Crawlbase

Posted on Jun 9 • Originally published at crawlbase.com

How to Use Web Scraping for Price Intelligence

#pythonintelligence

This blog was initially posted to Crawlbase Blog

In this age, it is a necessity to have some automation when handling a wide-scope and complex task such as price intelligence. So, in this post, we’ll help you automate the process and guide you on how to build a pricing scraper with Python and Crawlbase that can make this task faster, easier, and more reliable.

Selecting Target Websites (Amazon and eBay)

Before you start writing code, it’s important to plan ahead: decide which websites you want to target, what data points you need to extract, and how you plan to use that data. Many developers naturally begin with popular sites like Amazon and eBay because they offer rich, diverse datasets that are valuable for applications like price intelligence.

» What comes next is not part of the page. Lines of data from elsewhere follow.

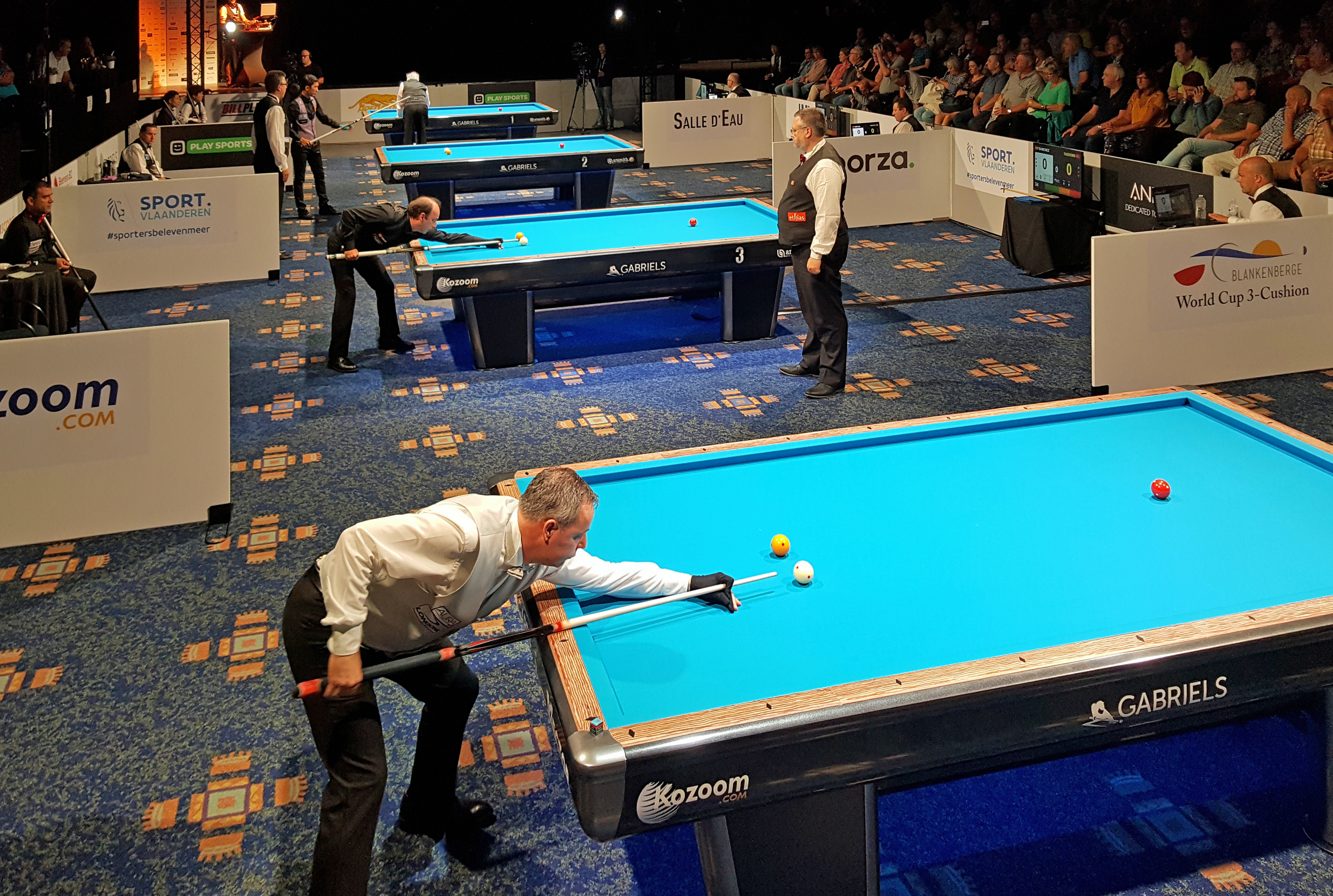 Carambolage Dreiband-Weltcup 2018/3.
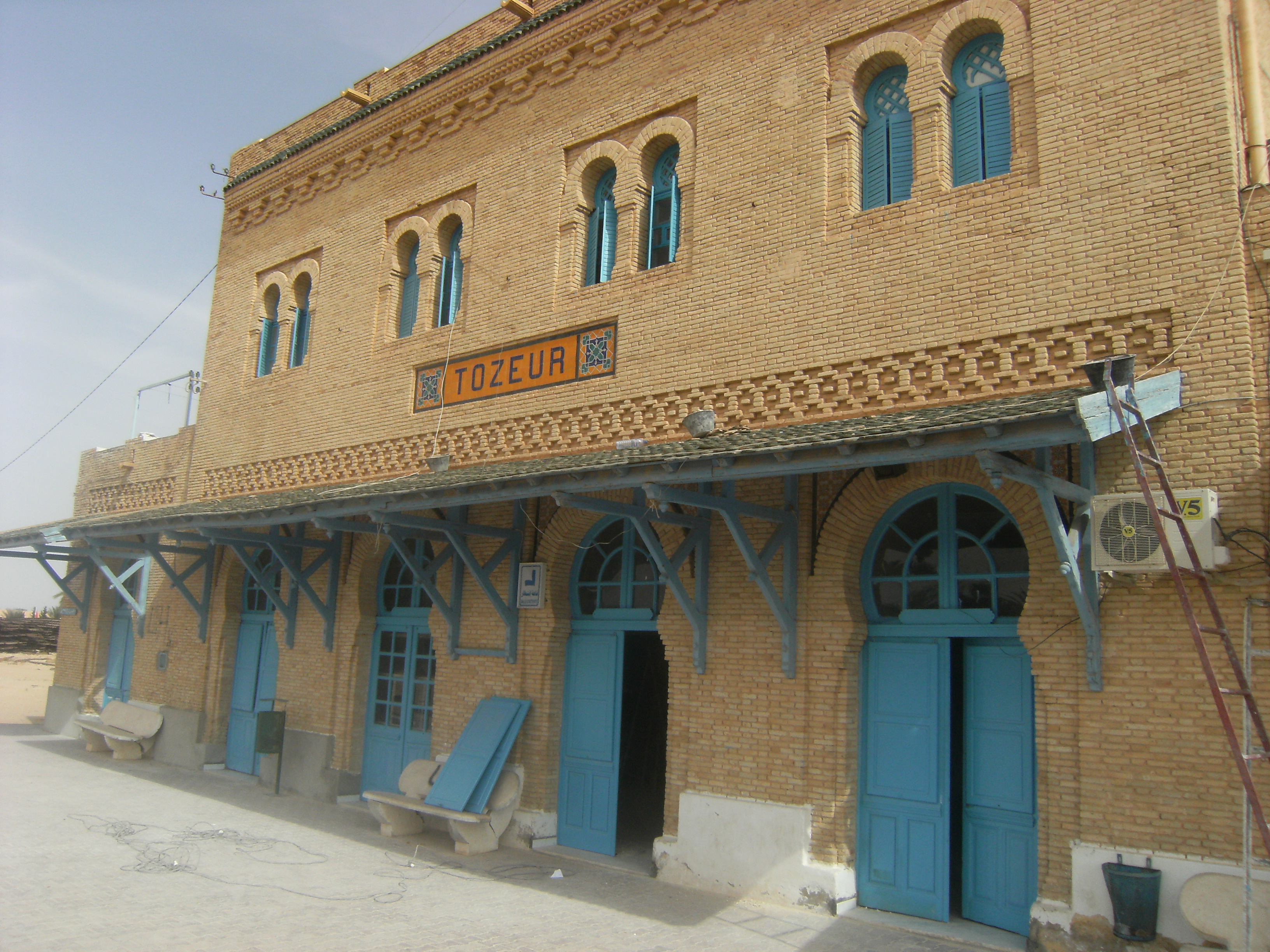 Gare de chemin de fer de Tozeur : façade donnant sur la voie ferrée et façade sur la ville, Tozeur
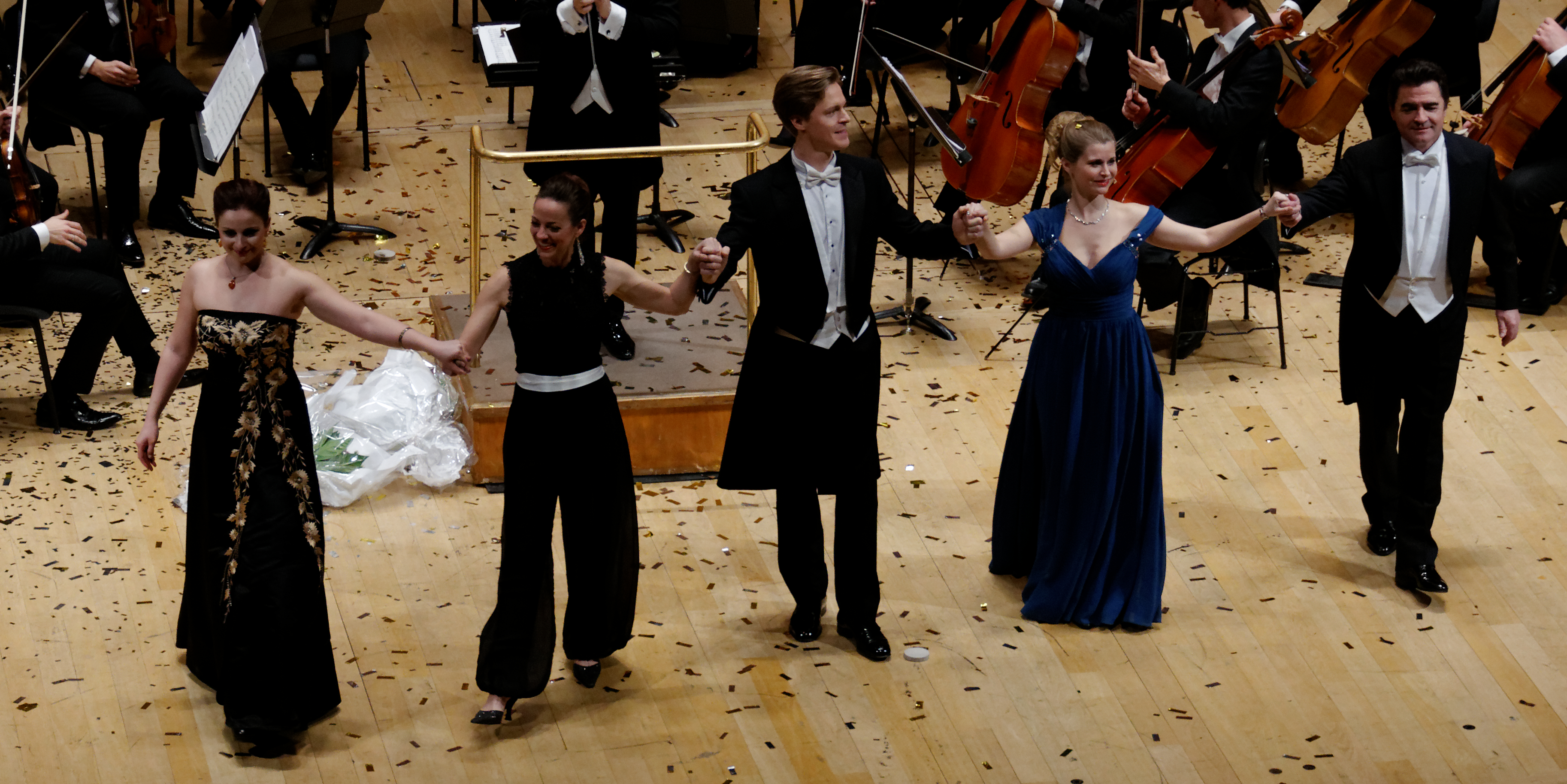 De gauche à droite : Sophie Gordeladze (soprano), Lysianne Tremblay (mezzo-soprano), Georg Klimbacher (bartyon), Beate Ritter (soprano), Franz Supper (ténor). Extraits de la Chauve-souris de Johann Strauss II, Auditorium Maurice Ravel. Nouvel an viennois, décembre 2015

For this coding exercise, we'll focus on the following SERP URLs as our targets:
Amazon
eBay

Set Up Your Workspace

At this point, you’ll need to choose your preferred programming language. For this example, we’ll use Python, as it’s widely considered one of the easiest languages to get started with. That said, you're free to use any other language; follow along and apply the same logic provided here.

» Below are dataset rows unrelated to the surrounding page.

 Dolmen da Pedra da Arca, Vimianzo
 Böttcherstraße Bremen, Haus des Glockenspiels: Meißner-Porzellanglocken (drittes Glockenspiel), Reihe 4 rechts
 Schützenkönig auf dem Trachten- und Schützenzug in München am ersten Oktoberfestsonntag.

Setup Your Coding Environment

Install Python 3 on your computer.
Create a root directory in our filesystem.
Under the root directory, create a file named requirements.txt, and add the following entries:

requests
tabulate
price_parser
pandas

Then run:

python -m pip install -r requirements.txt

Obtain Your API Credentials
1. Create an account at Crawlbase and log in
2. After registration, you will receive 1,000 free requests
3. Go to your account dashboard and copy your Crawling API Normal requests token

Sending Requests Using Crawlbase

Let’s start by building the scraper for the Amazon Search Engine Results Page. In the root directory of your project, create a file named amazon_serp_scraper.py, and follow along.

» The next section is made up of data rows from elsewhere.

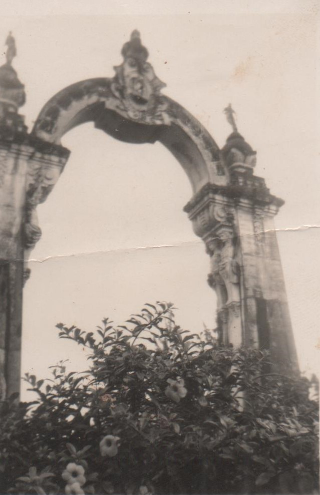 Arco de Carabobo el 3 de julio de 1939
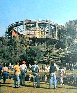 UNILIVRE ou ULMA - Universidade Livre do Meio Ambiente, em Curitiba, Paraná, Brasil.
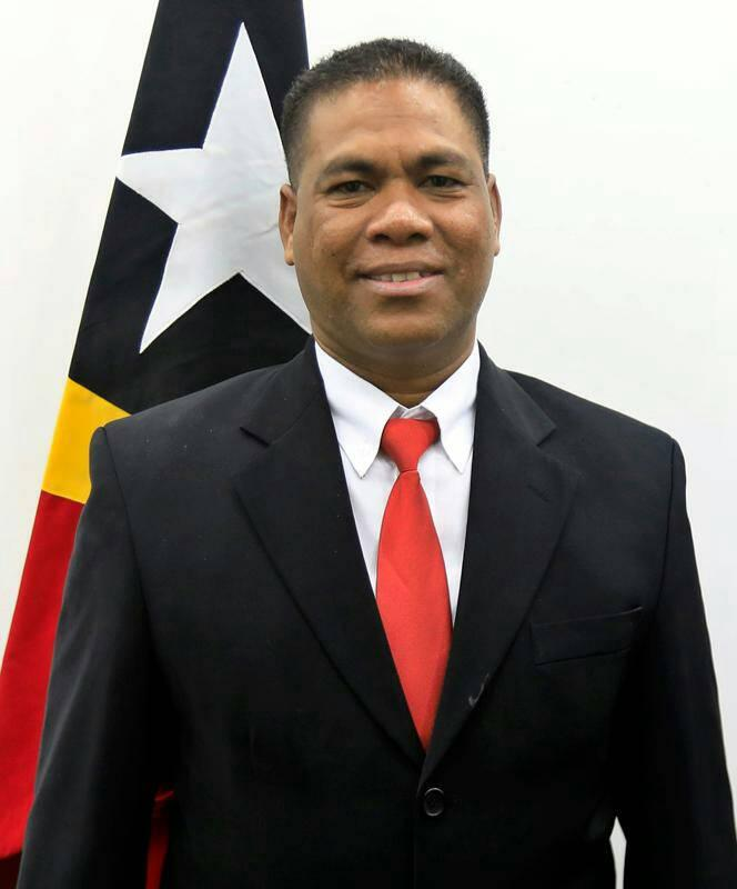 Longuinhos dos Santos
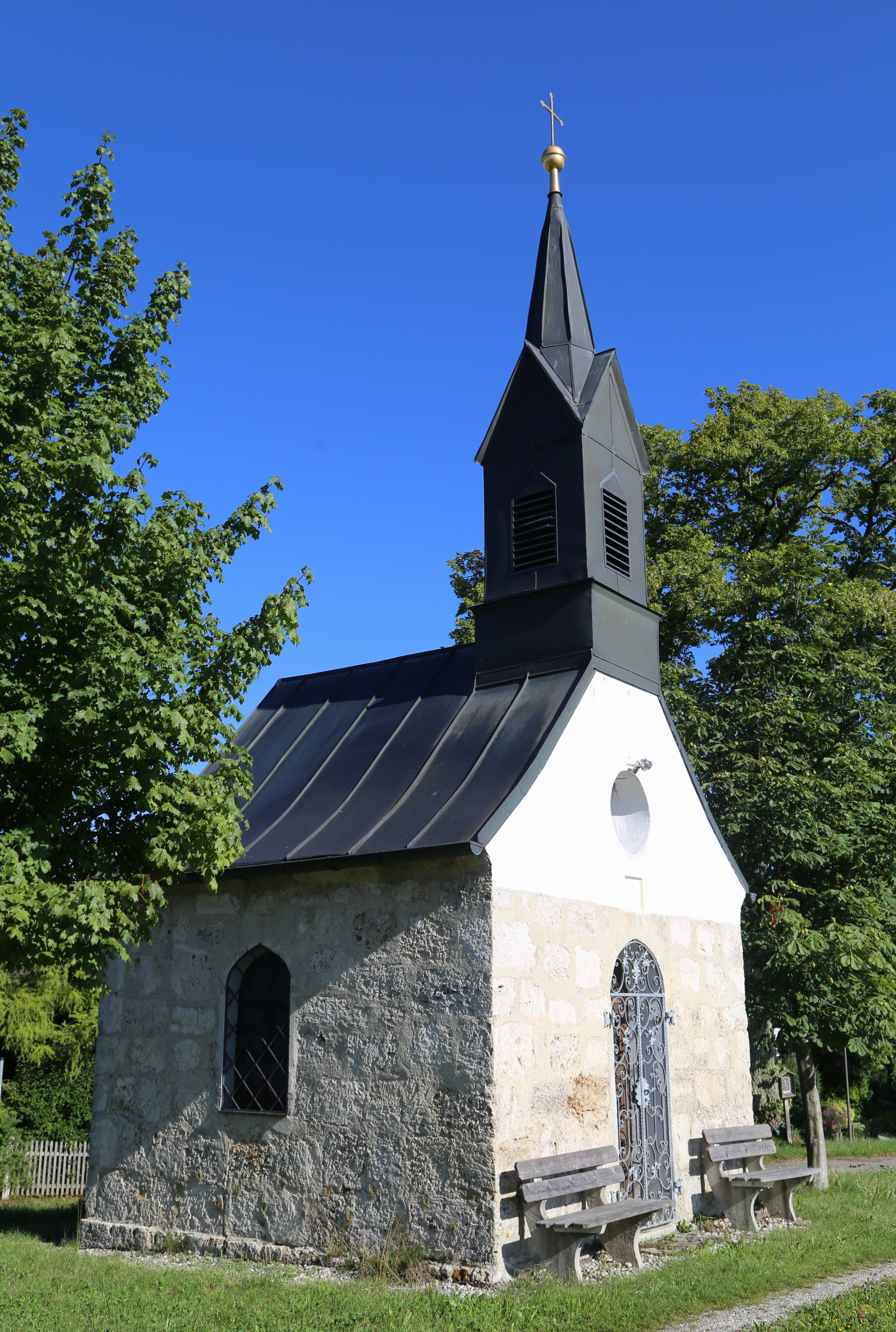 Antersberg 8, Tuntenhausen; Kapelle, unverputzter Tuffquaderbau mit Dachreiter, bez. 1884; mit Ausstattung.

Add Import statements to your script.

import requests
import urllib.parse
from requests.exceptions import RequestException

Add function searches for products on Amazon using a given query, with optional parameters for the country code and top-level domain (such as .com or .co.uk), and returns a list of product dictionaries.

def get_products_from_amazon(query: str, country: str = None, top_level_domain: str = 'com') -> list[dict]:

Sets up your API token and Crawlbase endpoint to send the request.

API_TOKEN = "<Normal requests token>"
API_ENDPOINT = "https://api.crawlbase.com/"

Construct the parameters for the GET request by encoding the search query for the Amazon URL and specifying the Amazon SERP scraper along with an optional country parameter.

params = {
    "token": API_TOKEN,
    "url": f"https://www.amazon.{top_level_domain}/s?k={urllib.parse.quote_plus(query)}",
    "scraper": "amazon-serp",
    "country": country
}

Send the request to the Crawling API, then parse and return the product data.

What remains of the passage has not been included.